**Problem statement:** Leave out the pictures and output exactly the lines below from the one with "Laubwandflächenentwicklung in Abhängigkeit" down to the one with "Grundschule Altfriedschule in", both of them included.

---------- Task data ----------

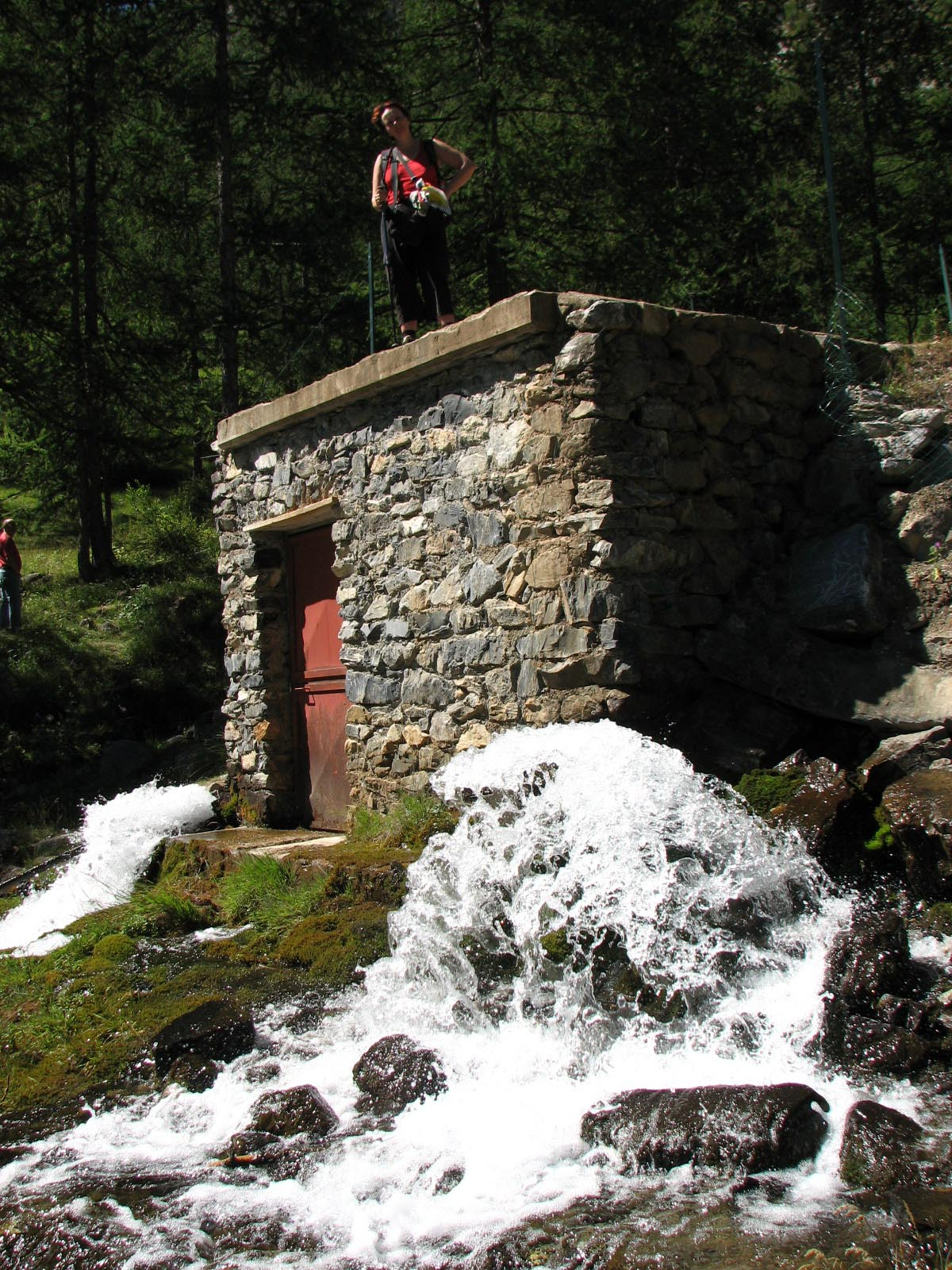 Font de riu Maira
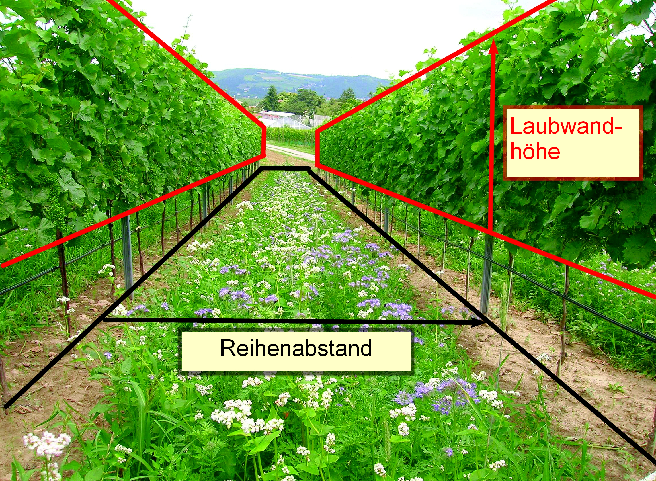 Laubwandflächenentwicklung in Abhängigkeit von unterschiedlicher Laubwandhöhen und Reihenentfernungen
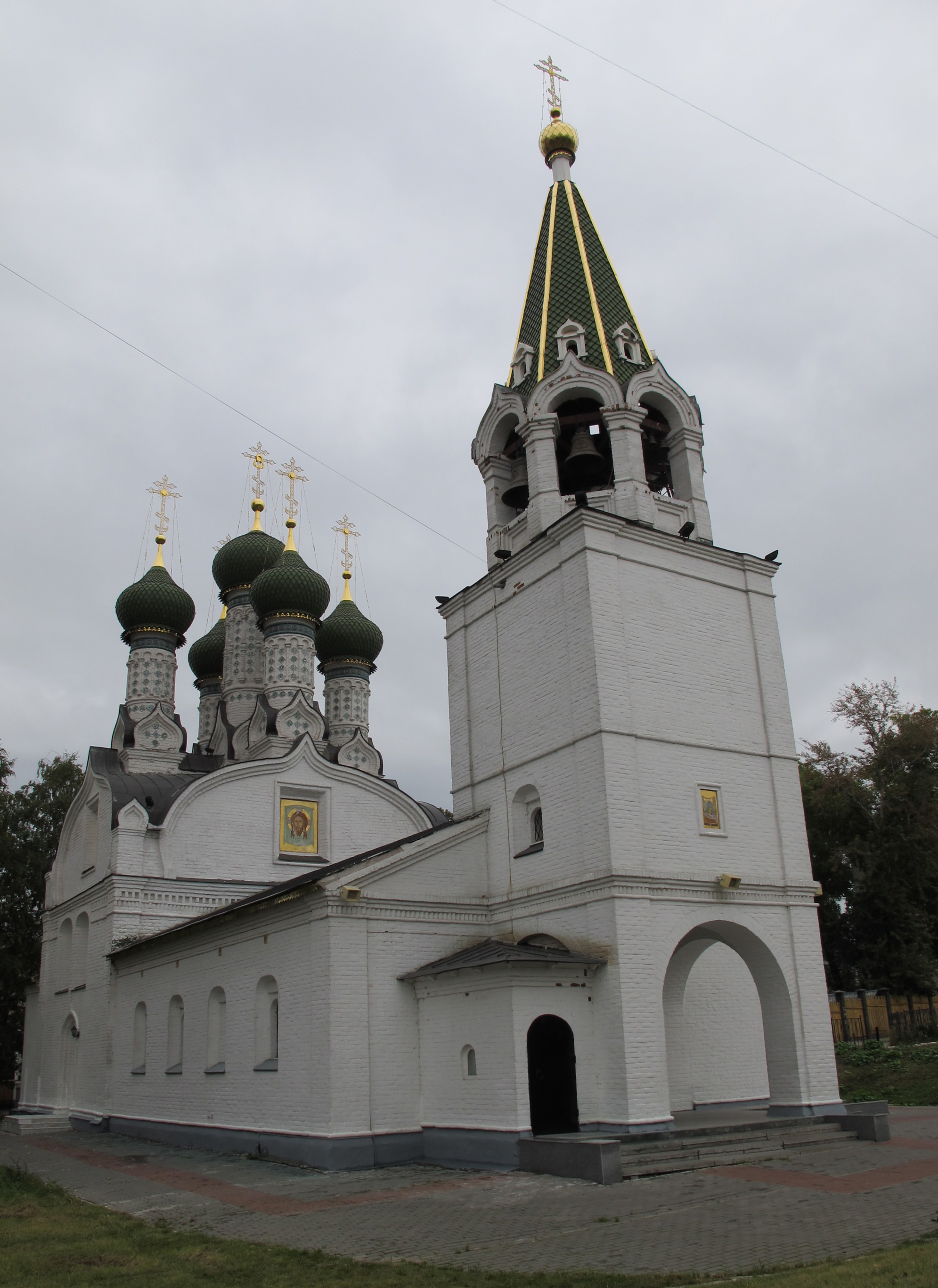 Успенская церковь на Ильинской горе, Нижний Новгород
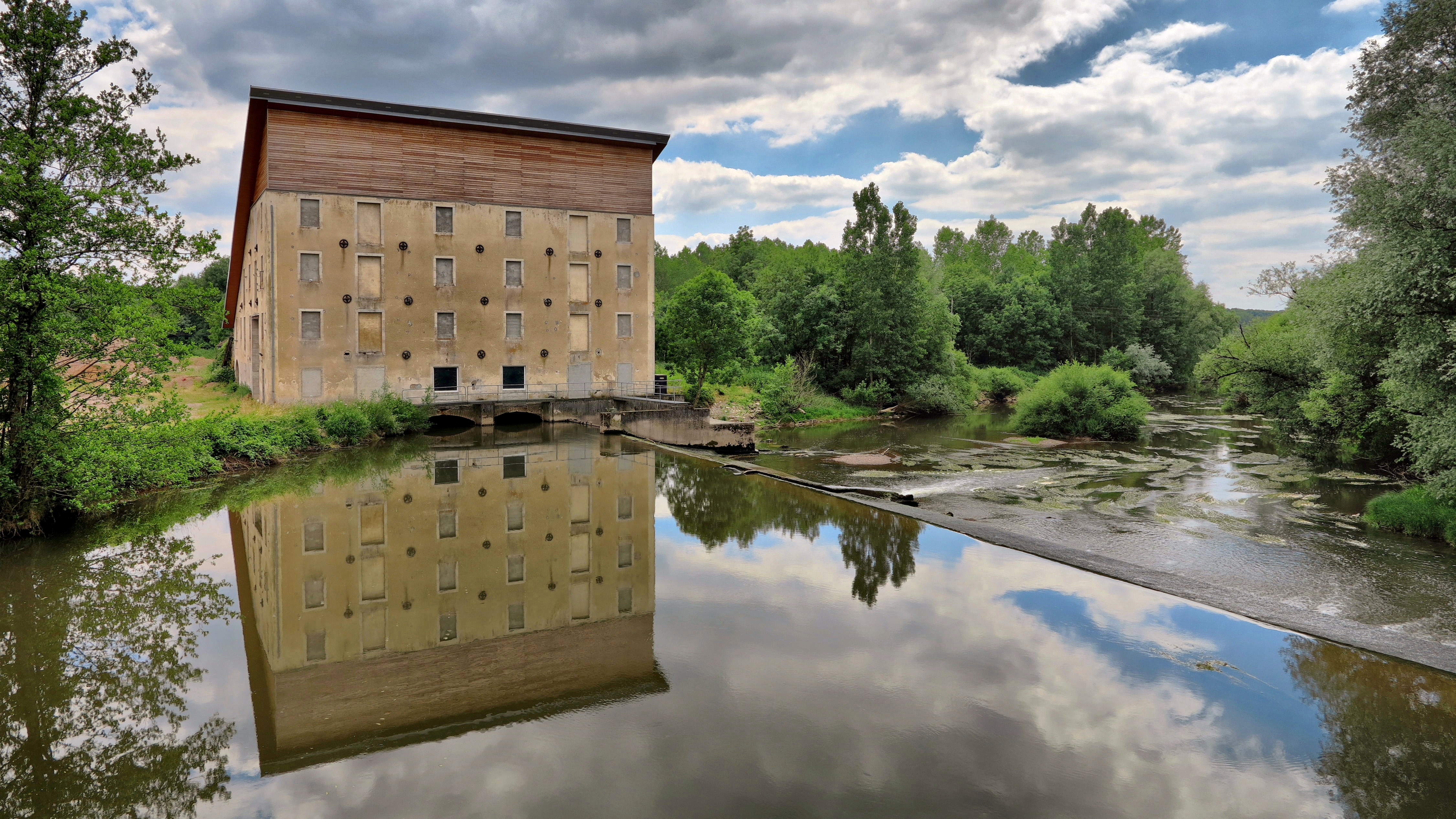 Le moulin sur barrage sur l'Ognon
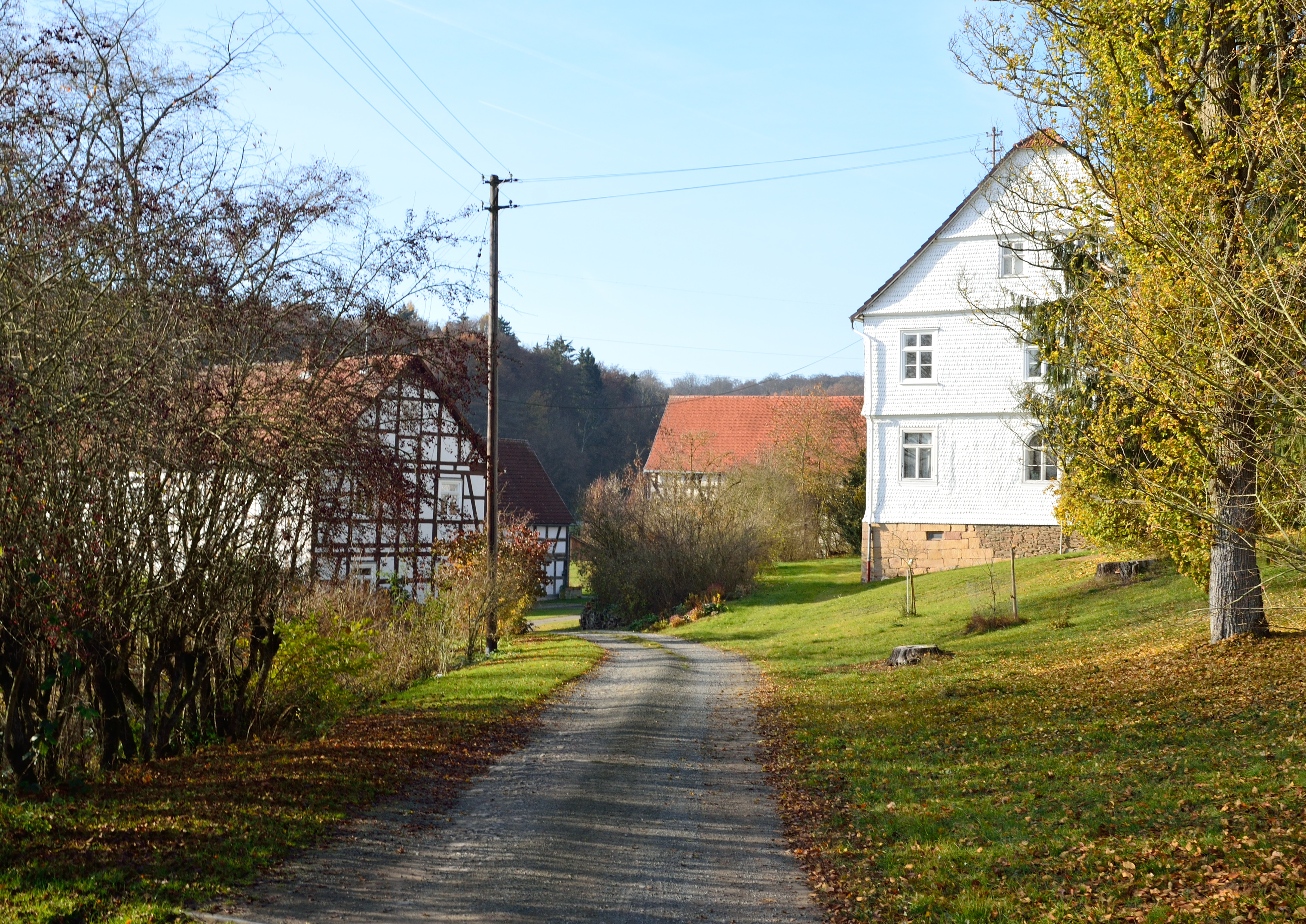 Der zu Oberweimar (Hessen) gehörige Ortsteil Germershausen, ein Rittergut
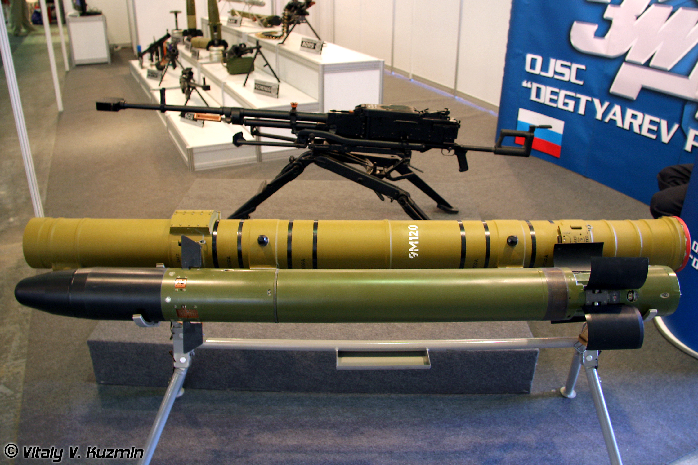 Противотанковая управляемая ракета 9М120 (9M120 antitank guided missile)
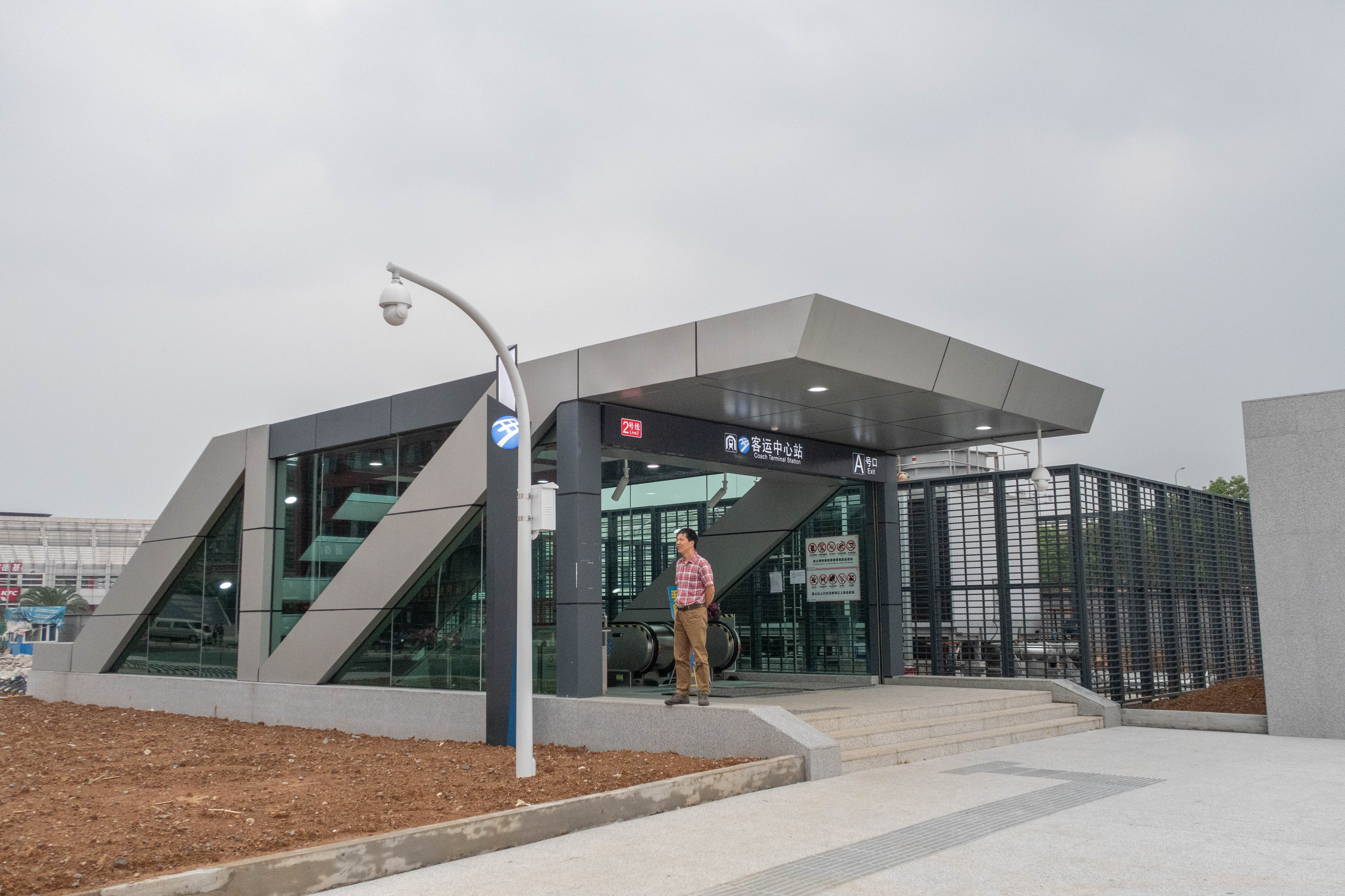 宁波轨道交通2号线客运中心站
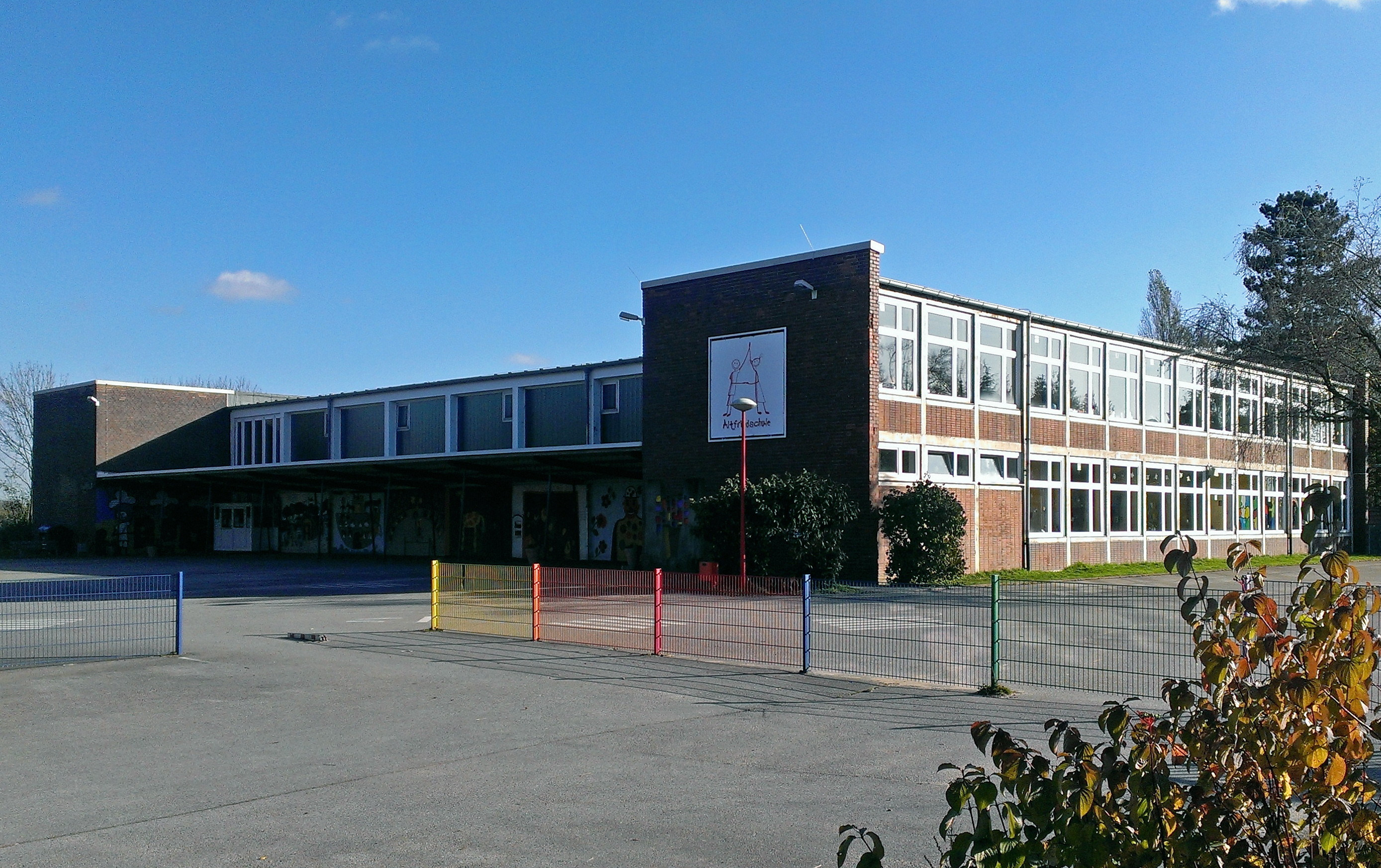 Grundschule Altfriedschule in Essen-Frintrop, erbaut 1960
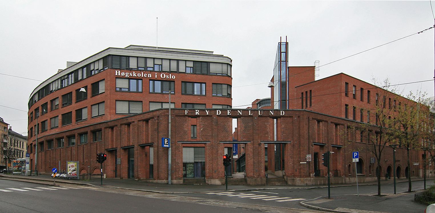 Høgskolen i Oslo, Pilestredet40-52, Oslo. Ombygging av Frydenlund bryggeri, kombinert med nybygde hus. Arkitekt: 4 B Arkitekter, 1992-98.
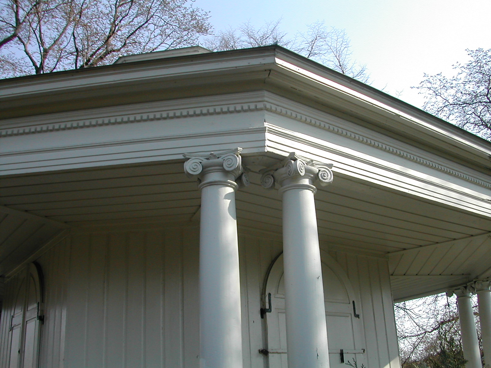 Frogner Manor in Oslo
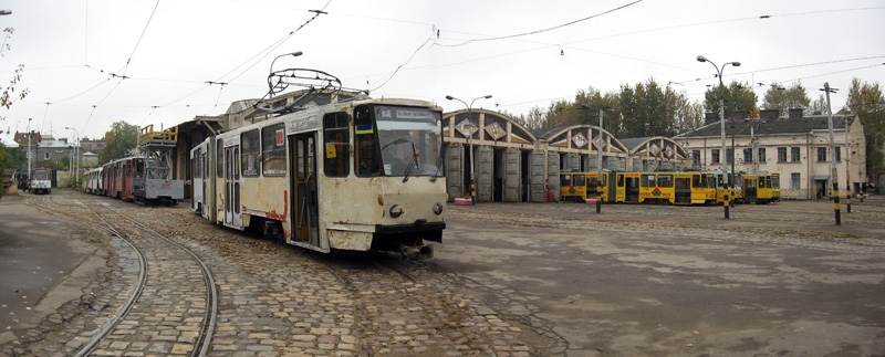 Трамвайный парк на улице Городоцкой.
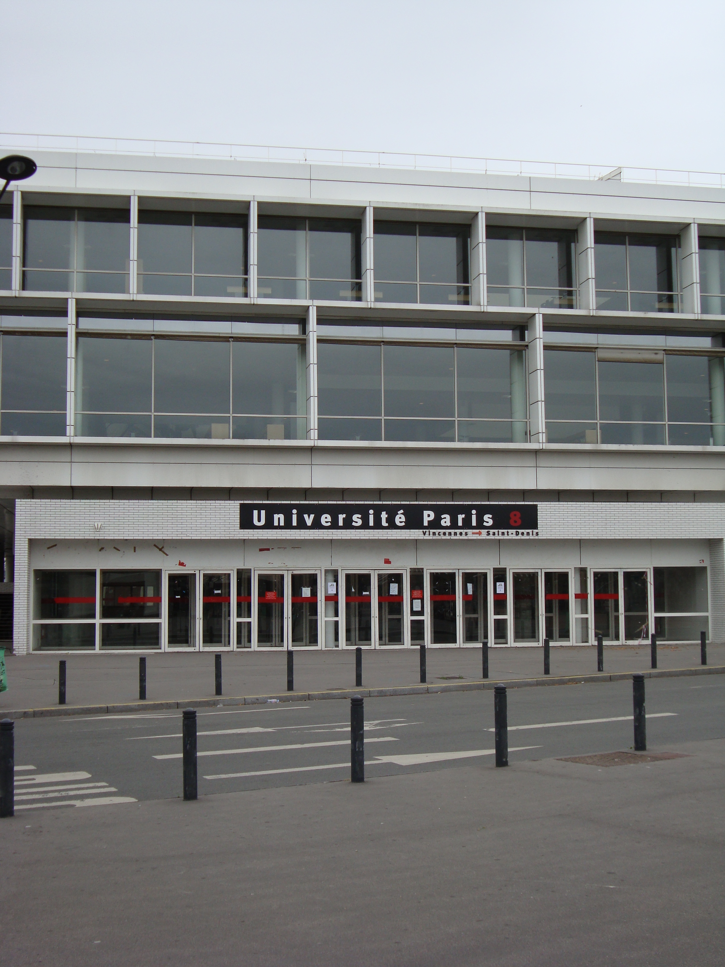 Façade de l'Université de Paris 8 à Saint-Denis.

----------

**The completed task:**
 Laubwandflächenentwicklung in Abhängigkeit von unterschiedlicher Laubwandhöhen und Reihenentfernungen
 Успенская церковь на Ильинской горе, Нижний Новгород
 Le moulin sur barrage sur l'Ognon
 Der zu Oberweimar (Hessen) gehörige Ortsteil Germershausen, ein Rittergut
 Противотанковая управляемая ракета 9М120 (9M120 antitank guided missile)
 宁波轨道交通2号线客运中心站
 Grundschule Altfriedschule in Essen-Frintrop, erbaut 1960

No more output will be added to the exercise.